#### Please Solve R.D.Sharma Class 12 Chapter 3 Inverse Trigonometric Functions Exercise 3.14 Question 1 sub question 1 Maths Textbbok Solution.

Answer: $\frac{-7}{17}$

Hints: First we will solve for $2 \tan ^{-1} \frac{1}{5}$ and we use the formula

$2 \tan ^{-1} x=\tan ^{-1}\left(\frac{2 x}{1-x^{2}}\right),-1

Given: $\tan \left\{2 \tan ^{-1} \frac{1}{5}-\frac{\pi}{4}\right\}$

Explanation:

$\tan \left\{2 \tan ^{-1} \frac{1}{5}-\frac{\pi}{4}\right\}$      ..............(1)

Let us first solve for $2 \tan ^{-1} \frac{1}{5}$

$2 \tan ^{-1} \frac{1}{5}=\tan ^{-1}\left\{\frac{2 \times \frac{1}{5}}{1-\left(\frac{1}{5}\right)^{2}}\right\}$                                        $\left[\because-1<\frac{1}{5}<1\right]$

$=\tan ^{-1}\left\{\frac{\frac{2}{5}}{1-\left(\frac{1}{25}\right)}\right\}$

$=\tan ^{-1}\left\{\frac{\frac{2}{5}}{\left(\frac{24}{25}\right)}\right\}$

$=\tan ^{-1}\left\{\frac{2}{5} \times \frac{25}{24}\right\}$

$2 \tan ^{-1} \frac{1}{5}=\tan ^{-1}\left(\frac{5}{12}\right)$................(2)

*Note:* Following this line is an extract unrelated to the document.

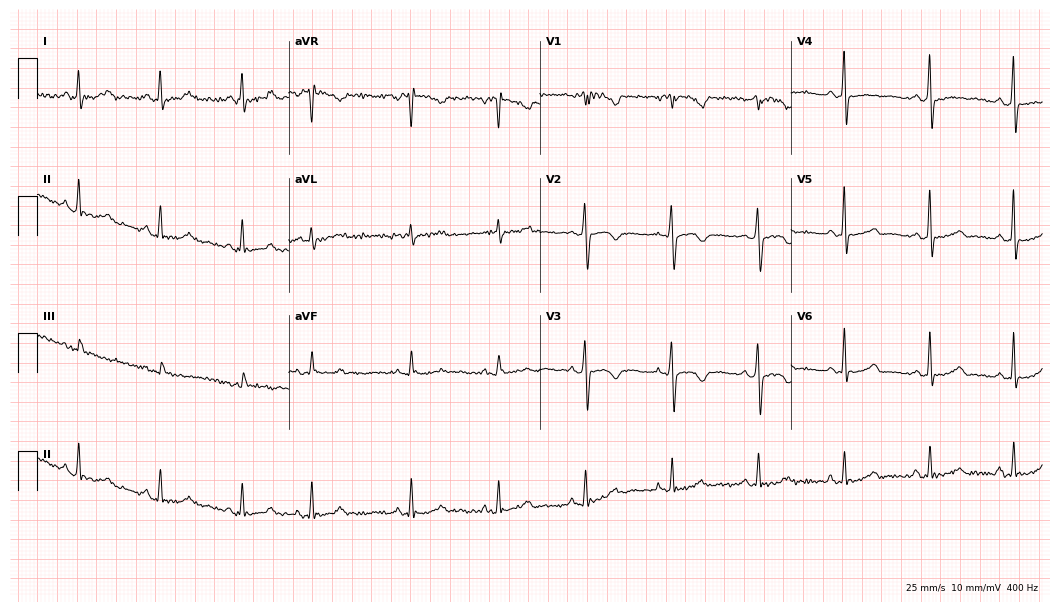
ECG — a 76-year-old female. Screened for six findings — first-degree AV block, right bundle branch block (RBBB), left bundle branch block (LBBB), sinus bradycardia, atrial fibrillation (AF), sinus tachycardia — none is recorded. Findings outside these six are not listed.

Now, we know that $\tan \frac{\pi}{4}=1$

$\frac{\pi}{4}=\tan ^{-1}(1)$

Now from equation (1), (2) and (3)

We get $\tan \left\{2 \tan ^{-1} \frac{1}{5}-\frac{\pi}{4}\right\}$

$=\tan \left\{\tan ^{-1}\left(\frac{5}{12}\right)-\tan ^{-1}(1)\right\}$

$=\tan \left\{\tan ^{-1}\left(\frac{\frac{5}{12}-1}{1+\frac{5}{12} \times 1}\right)\right\}$                                                            $\left[\begin{array}{l} \because \tan ^{-1} x-\tan ^{-1} y=\tan ^{-1}\left(\frac{x-y}{1+x y}\right) \\ \text { forxy }>-1 \end{array}\right]$

$=\tan \left\{\tan ^{-1}\left(\frac{\frac{-7}{12}}{\frac{17}{12}}\right)\right\}$

$=\tan \left\{\tan ^{-1}\left(\frac{-7}{12} \times \frac{12}{17}\right)\right\}$

$=\tan \left\{\tan ^{-1}\left(\frac{-7}{17}\right)\right\}$                                                                            $\left[\because \tan \left(\tan ^{-1} \theta\right)=\theta\right]$

$=\frac{-7}{17}$